Source records
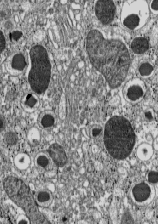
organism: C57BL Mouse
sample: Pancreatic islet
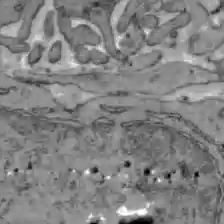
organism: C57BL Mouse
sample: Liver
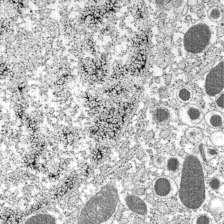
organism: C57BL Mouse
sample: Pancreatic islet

==

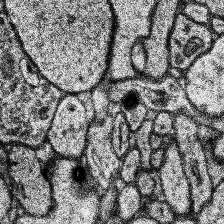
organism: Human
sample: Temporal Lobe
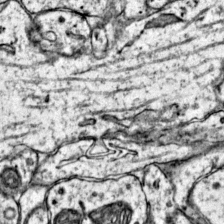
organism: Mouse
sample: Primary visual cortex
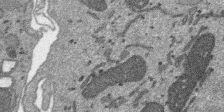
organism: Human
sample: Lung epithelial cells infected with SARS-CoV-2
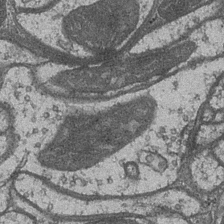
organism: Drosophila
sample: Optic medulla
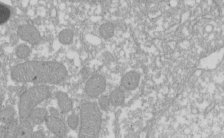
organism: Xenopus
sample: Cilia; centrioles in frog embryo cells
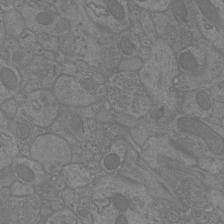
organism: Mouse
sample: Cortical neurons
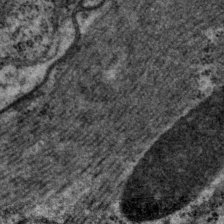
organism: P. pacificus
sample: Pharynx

**Your instructions:**
Please copy out from the data above, without any picture, exactly the lines running from the one that holds "sample: Optic medulla" through the one that holds "sample: Pharynx", and nothing beyond them.

**Task answer:**
sample: Optic medulla
organism: Xenopus
sample: Cilia; centrioles in frog embryo cells
organism: Mouse
sample: Cortical neurons
organism: P. pacificus
sample: Pharynx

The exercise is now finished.